2025-03-04 LW/JM/JW Check-in meeting notes

Participants

  • @Josh Mitchell

  • @Lily Wang

  • @Jeffrey Wagner

Discussion topics

Notes

Notes

  • 2025_03_04 JM/LW/JW

    JM – Do we want to use ff_optimize? Huge amount of code that will need a lot of documentation. If all we want from BeSMARTS is splitting and optimizing that’s far smaller.

    LW – I’m not super interested in using TG’s exact code - From what TG’s walked me through, the fitting and splitting is super intertwined, but it doesn’t seem like it’ll scale.

    JM –

    LW – I’m happy to leaving splitting to BeSMARTS and do fitting ourselves.

    JM – Interested in knowing high-level API point(s) that we want - I can document that pathway/work it into an example.

    LW – Can’t lay that out off the top of my head but would be helpful to talk through it today. BeSMARTS currently … If we could have a work flow that splits the split/combining and the actual parameter fitting into two steps, where besmarts handles the split-combining with:

    • Inputs of [starting besmarts / last set of candidate fits]

    • Inputs of a FF score for each candidate fit

    • Outputs of either the next candidate fits to try, or converges to a final answer

  • And we handle the actual fitting + scoring of each FF with our choice of backend (smee/FB)

    •  

  • Re: output the next candidates - BeSMARTS outputs ALL candidates (though it then does subsequent rounds of elimination based on increasingly expensive benchmarks)

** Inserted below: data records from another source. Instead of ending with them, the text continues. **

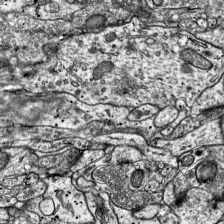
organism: Mouse
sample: Visual Cortex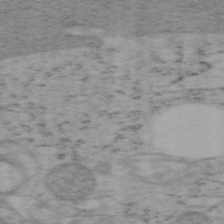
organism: Mouse
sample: OT-I killer T cells with ID8 ovarian cancer cells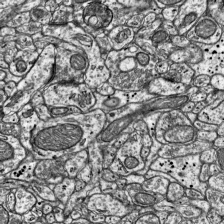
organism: Mouse
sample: Visual Cortex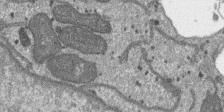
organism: Human
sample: Lung epithelial cells infected with SARS-CoV-2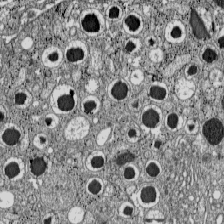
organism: C57BL Mouse
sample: Pancreatic islet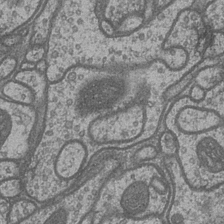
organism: Drosophila
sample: Optic medulla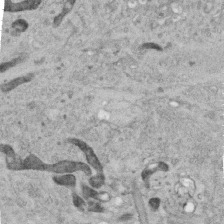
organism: Human
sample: Centriole in RPE cells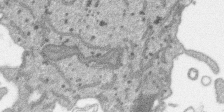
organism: Human
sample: Lung epithelial cells infected with SARS-CoV-2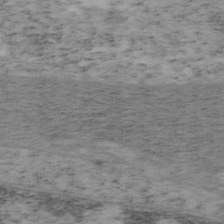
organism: Mouse
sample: OT-I killer T cells with ID8 ovarian cancer cells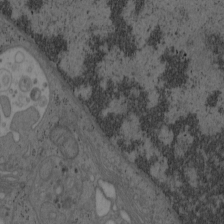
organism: Mouse
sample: OT-I killer T cells with ID8 ovarian cancer cells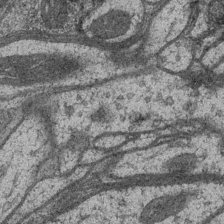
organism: Drosophila
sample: Optic medulla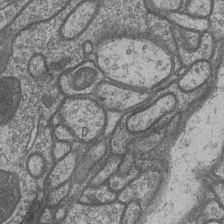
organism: Drosophila
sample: Optic medulla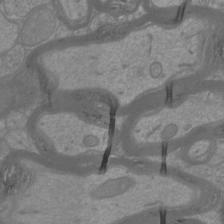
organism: Mouse
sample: Cortical neurons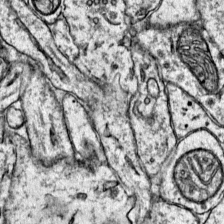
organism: Mouse
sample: Primary visual cortex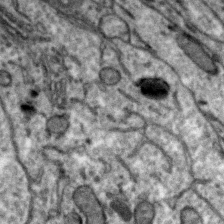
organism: Zebra finch
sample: Brain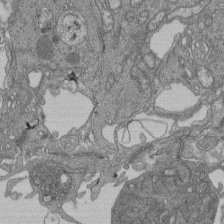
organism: Human
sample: Retinal organoid Rod and Cone cells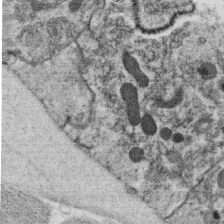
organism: C. elegans
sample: C. elegans oocyte; sperm cells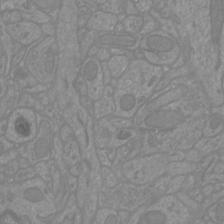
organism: Mouse
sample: Cortical neurons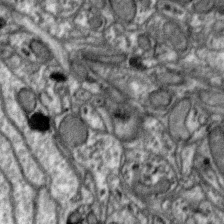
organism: Zebra finch
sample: Brain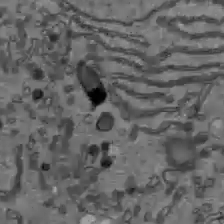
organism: C57BL Mouse
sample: Liver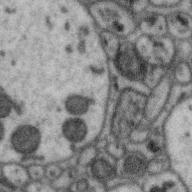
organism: Zebra finch
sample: Brain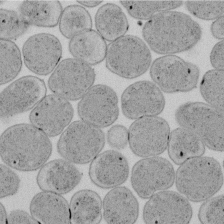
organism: E. coli
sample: Bacterial nucleoid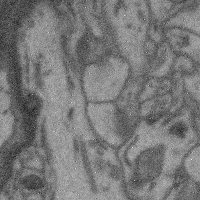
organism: Mouse
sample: Cerebral cortex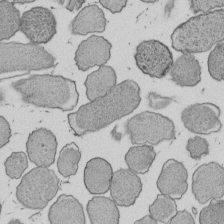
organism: E. coli
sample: Bacterial nucleoid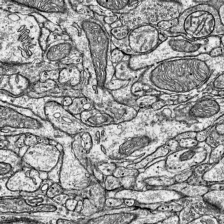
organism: Mouse
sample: Visual Cortex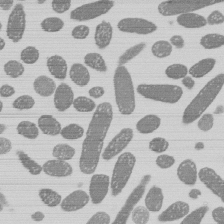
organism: E. coli
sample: Bacterial nucleoid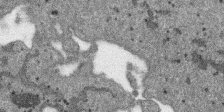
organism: Human
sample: Lung epithelial cells infected with SARS-CoV-2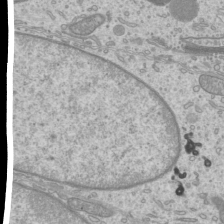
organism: Mouse
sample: Cilia; mouse epididymis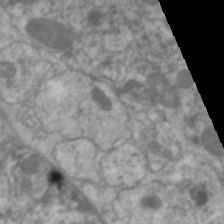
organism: C. elegans
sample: Pharynx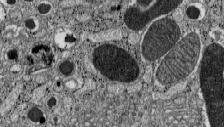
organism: C57BL Mouse
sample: Pancreatic islet

    • Are output candidate SMARTS ranked?

      • Yes. Complex/additional parameters are penalized

    • Is there “memory” between iterations?

      •  

    • Do outputs have physics parameters?

      • There’s some sort of initial guess for these outputted, not MSM - something else

    • Does BeSMARTS do something clever to avoid trying all splits, or does it really start with all of them and narrow down?

  • What is scope of this work? Do we want to aim to reimplement or use as-is?

    • JW – I think we’ll want to reimplement if we need to use this seriously.

    • LW – Code currently isn’t very pythonic, hard to delve into to assess code quality.

    •  

  • User stories

    • Science team picks up what we made next month and starts doing parameter splitting

      • LW – TG has something like this in progress but maybe not on GitHub - The “t17” example

        • Use case: splitting t17 to <100 TorsionDrives + optimizations (from Cresset)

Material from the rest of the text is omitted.